水还算不上冰冷,但也不太好受就是了。水渗进了我的衣服里,可怜我今天穿得还是纱质的衣服,那在水里是非常重的,还没有什么浮力。所以我扑腾两下之后开始往下沉了。我不会游泳啊!
“小姐!”赫连舞着急的在上面叫着,很巧的是她也不会游泳!四周渐渐围过来许多看热闹的人,你们到是先把我弄上去再说啊!就在我体力快没了的时候,一只强而有力的手缠上了我的腰,我感觉到了有人在救我,就停止了挣扎。

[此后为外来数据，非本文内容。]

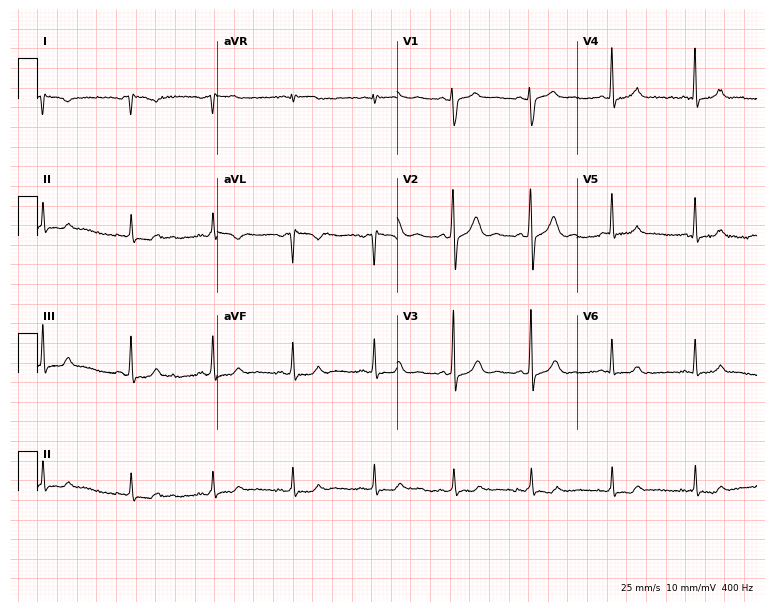
12-lead ECG from a 35-year-old woman. No first-degree AV block, right bundle branch block (RBBB), left bundle branch block (LBBB), sinus bradycardia, atrial fibrillation (AF) or sinus tachycardia recorded for this tracing. Other findings, if any, are not listed.
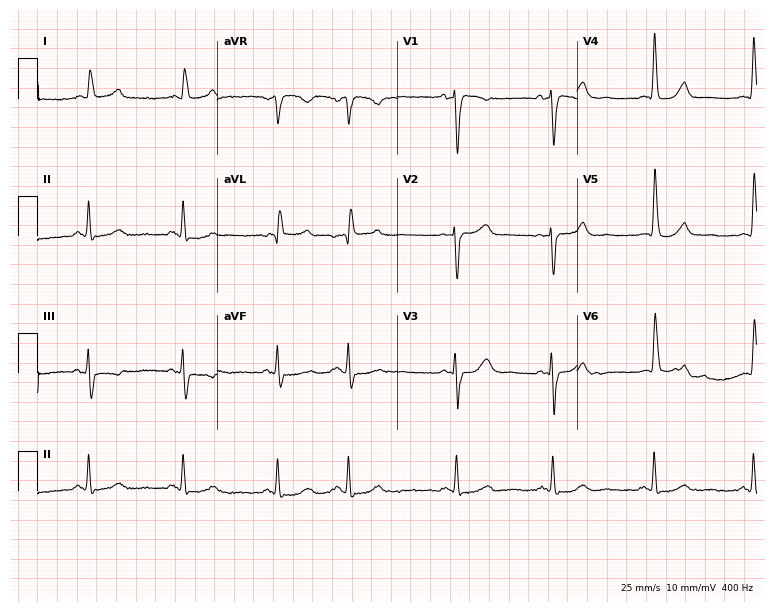
Standard 12-lead ECG recorded from a woman, 75 years old. None of these six findings is recorded: first-degree AV block, right bundle branch block (RBBB), left bundle branch block (LBBB), sinus bradycardia, atrial fibrillation (AF), sinus tachycardia.
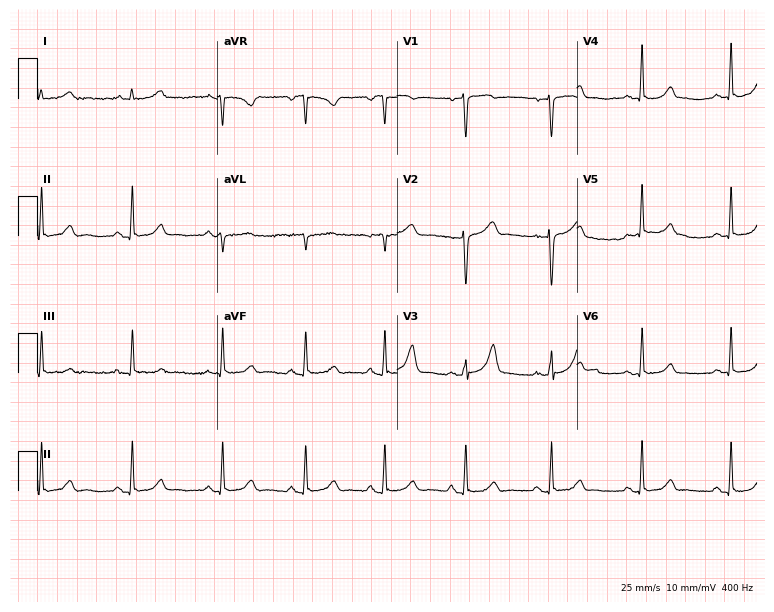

我以前可是学过的,落水的时候有人救的话不能乱来,以免两个人都淹死。
等到我被放到岸上之后,我才睁开眼睛,眼睛上面还挂着水,只模模糊糊的看到一个影子。我用手抹了抹眼睛,一张非常阳刚的脸映入我的眼中。
皮肤略黑但是肤质不错,眼睛十分有神但让人觉得有些许淡泊。紧抿着的双唇很薄,让他看上去多了几分冷漠。他给我的感觉十分的熟悉,好像在哪里见过。
“士臣,衣服拿来用一下!”那男人打量了一下我因浸了水而紧贴身躯的衣服,头也不抬的说道,过一会一件黑色的外衫递了过来,他用衣服包住我然后扶我站了起来。
“小姐,你没怎么样吧!”终于从人群中突围出来的赫连舞连忙跑到我跟前,上上下下的打量着我,我目前的状态委实狼狈,混身上下都滴着水,果然落水凤凰不如鸡。
“内人随我们暂住寺内,且与小姐身形相似,小姐若不嫌弃,就让内人拿套衣服给小姐换上吧!”把外套给我的那个人开口说道,我点了点头,我这个样子也实在没法回相府再换。不过这寺庙内可以住女人吗?
赫连舞扶着我跟着他们俩的身后向给香客住的禅房走去,刚推开房门一个身形娇小的女子就迎了上来,看起来他们夫妻俩感情到是挺好。
那夫人说话温温柔柔的,标准的大家闺秀,看形为举止皆仪态十足,想来必定是家世良好的千金。夫人弄清楚经过之后,让丫环带我到内室去换衣服,拉着她夫君小声的说着话,看样子应该是新婚!
“谢谢方才诸位的搭救,小女子楚天香,敢问诸位的姓名,改日定亲自上门道谢?”换上干净的衣服后,我向他们三位行了个礼。
“你对我们应该不陌生的,我是苏士臣,苏士贤的大哥,这位你在皇宫应是见过的,三皇子慕容青洛,内人辛晓。”我一听愣住了,原来这就是苏家大公子了,细看之下果然与苏十贤有几分相似。只是因为习武的原因比苏士贤看上去阳刚的多,也略高一点。传闻他年纪轻轻就手掌兵权,于二年前娶了八府巡按之女,然后就一带着妻子一直在边境地区。现下这位如果不是小老婆的话,那苏士臣到是个不错的人。